#### Your task:
The line containing "Trier, abdij Sint Matthias" marks the end; write out exactly every line from the start of the data up to and including it, without the pictures.

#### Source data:
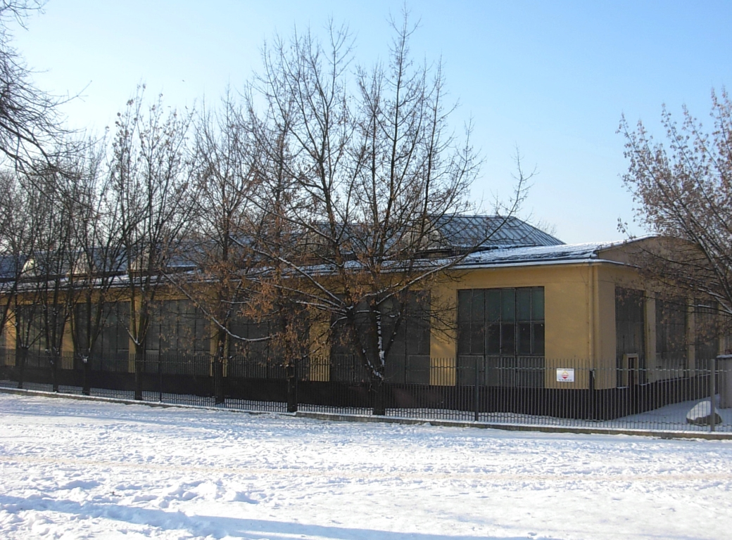 Fragment hali Pasamonu na os. Skrzetusko w Bydgoszczy
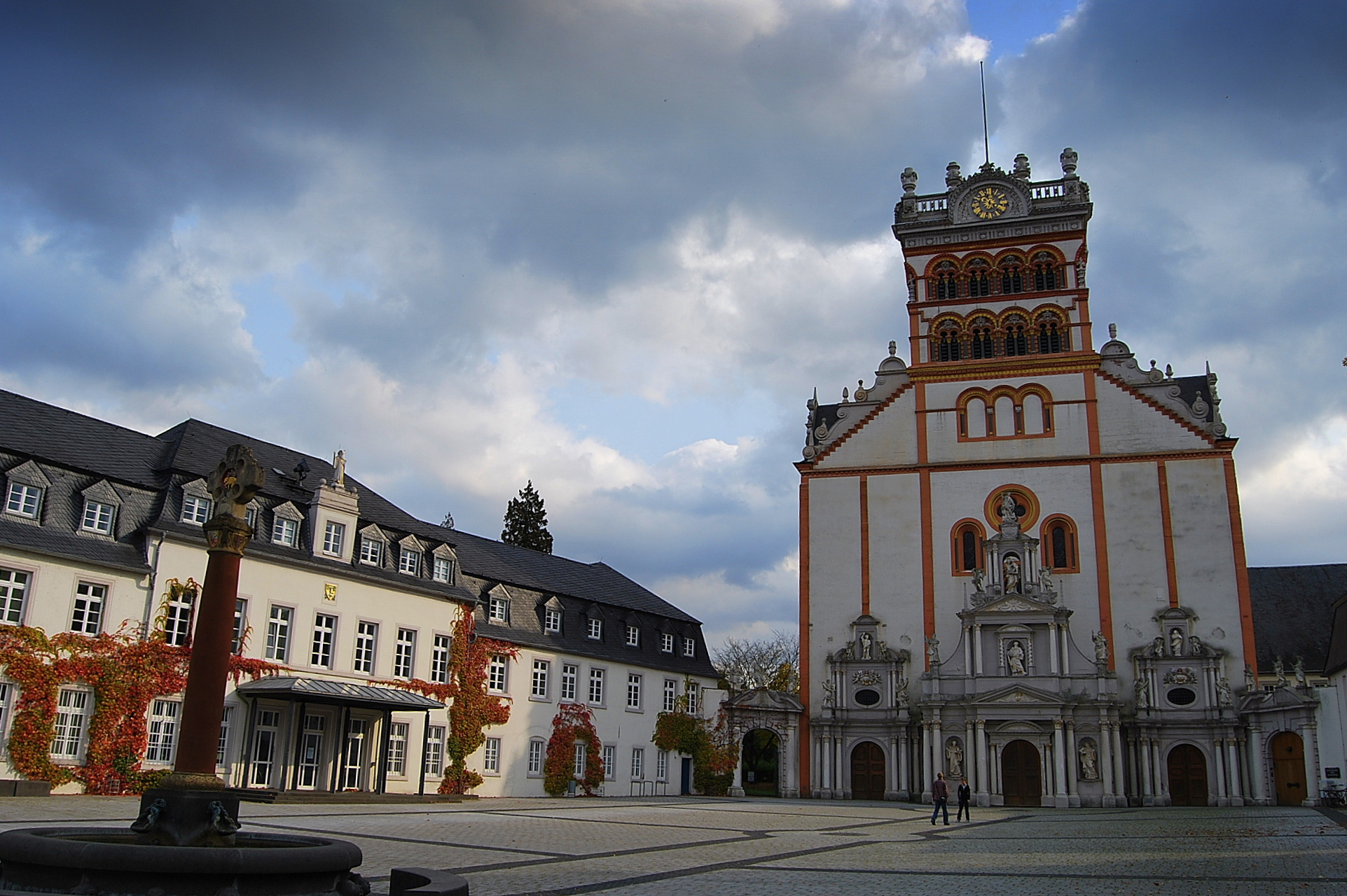 Trier, abdij Sint Matthias
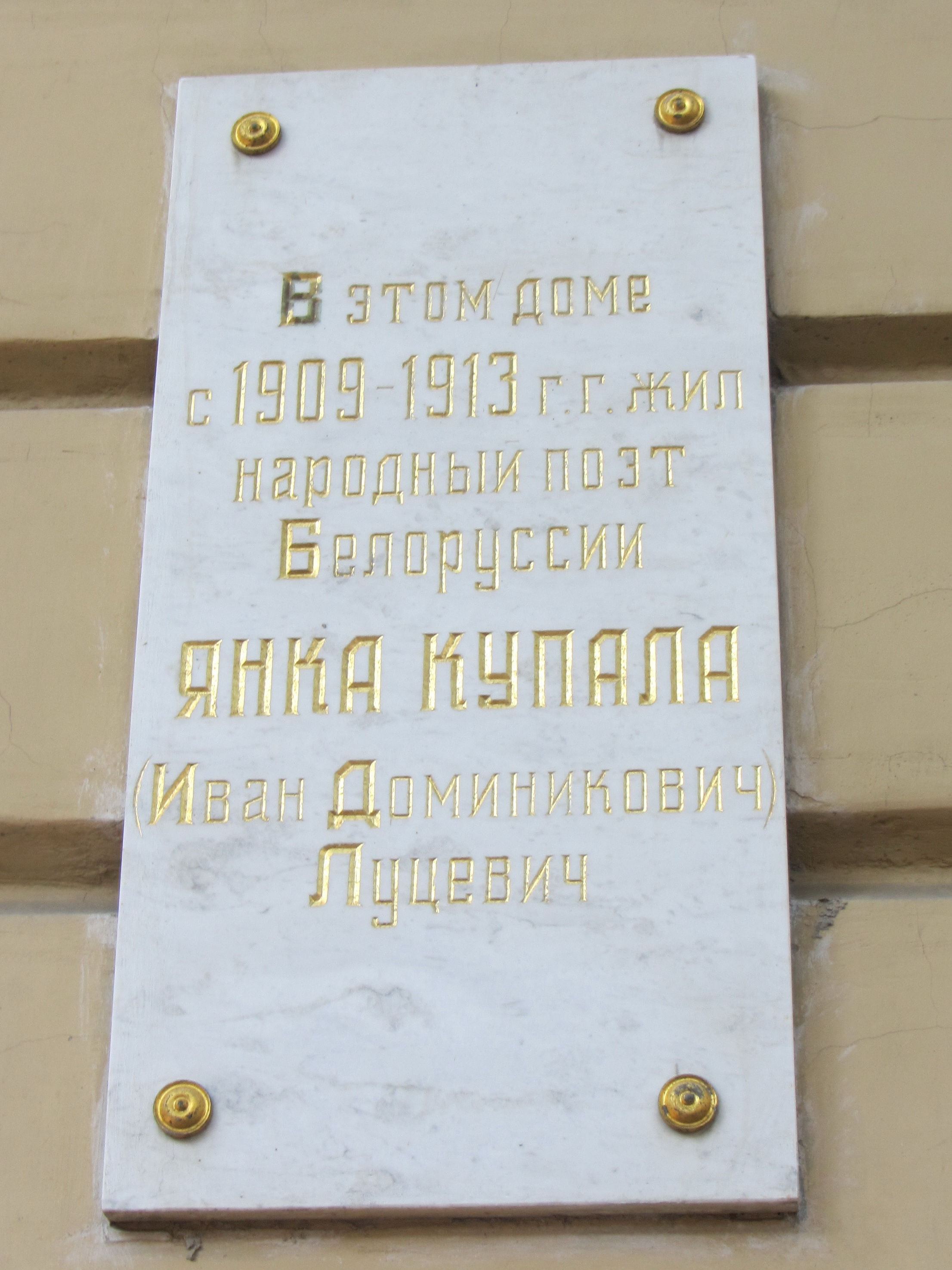 Беларуская (тарашкевіца): Памятная дошка на доме нумар 45 на 4-й лініі Васільеўскага вострава, Санкт Пецярбург. Тут месьцілася шасьціпакаёвая кватэра беларускага навукоўца Браніслава Эпімаха-Шыпілы, у ёй у Пецярбурскі пэрыяд жыў паэт Янка Купала, месьцілася рэдакцыя выдавецтва Загляне сонца і ў наша аконца.
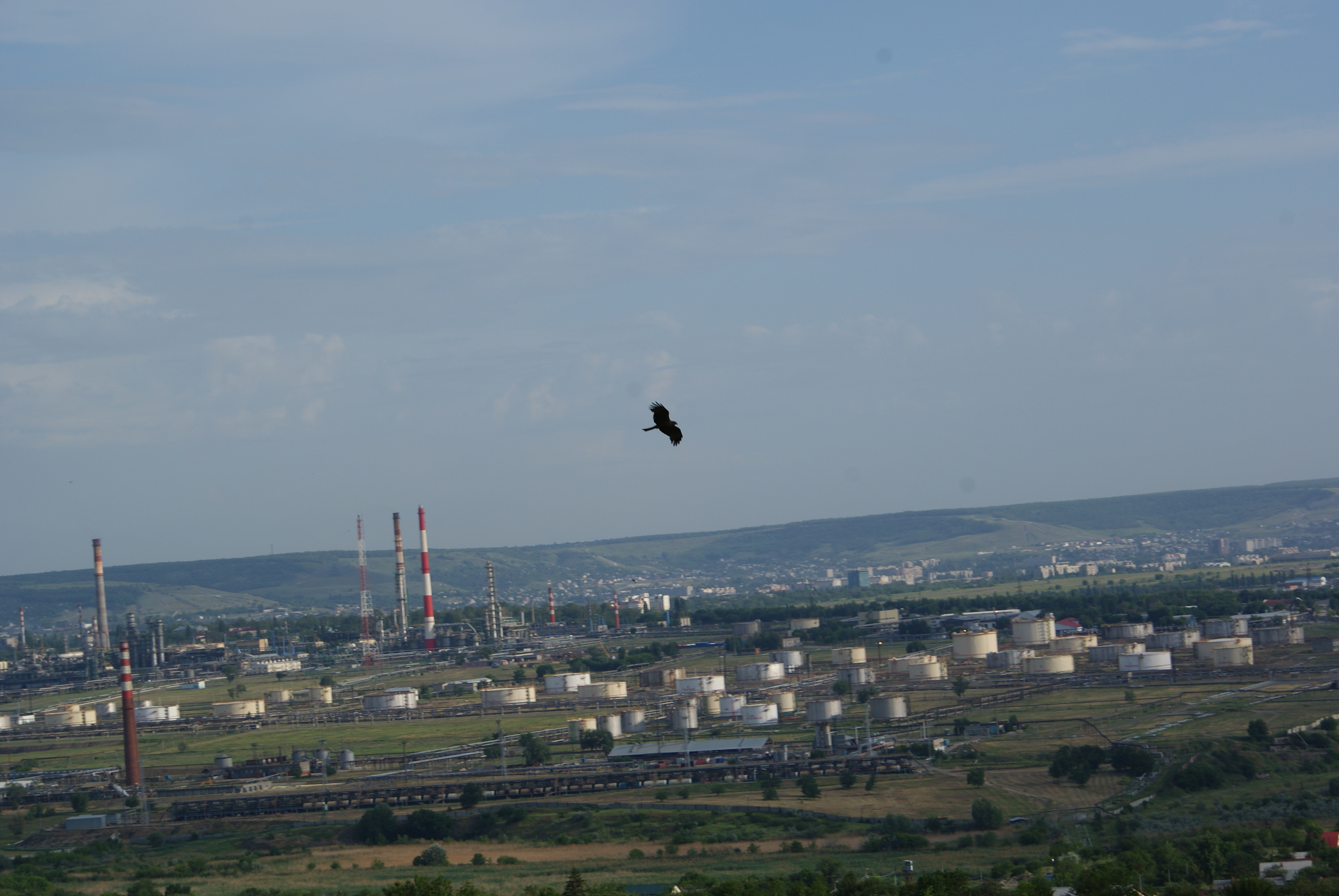 Орел над Крекингом
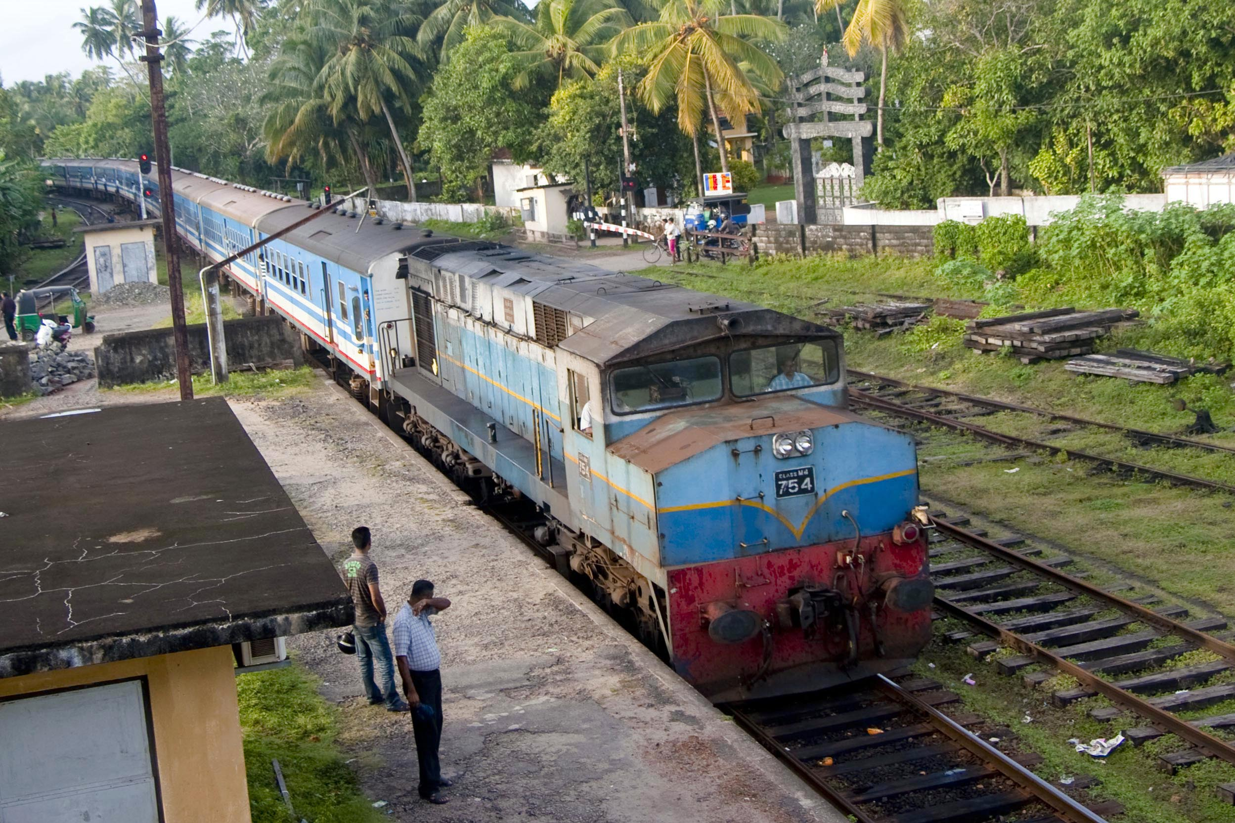 'Ruhunu Kumari' Express train at Aluthgama
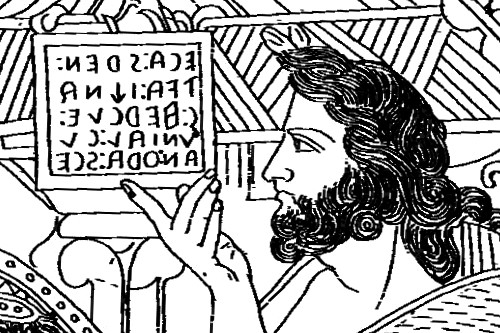 Bronzespiegel von Volterra (Archäologisches Nationalmuseum Florenz)Originalbeschreibung der Quelle: „Uni nursing the adult Hercle in front of divine witnesses. Etruscan mirror from Volterra in Florence, Museo Archeologico Nazionale.“

#### Solution for this exercise:
 Fragment hali Pasamonu na os. Skrzetusko w Bydgoszczy
 Trier, abdij Sint Matthias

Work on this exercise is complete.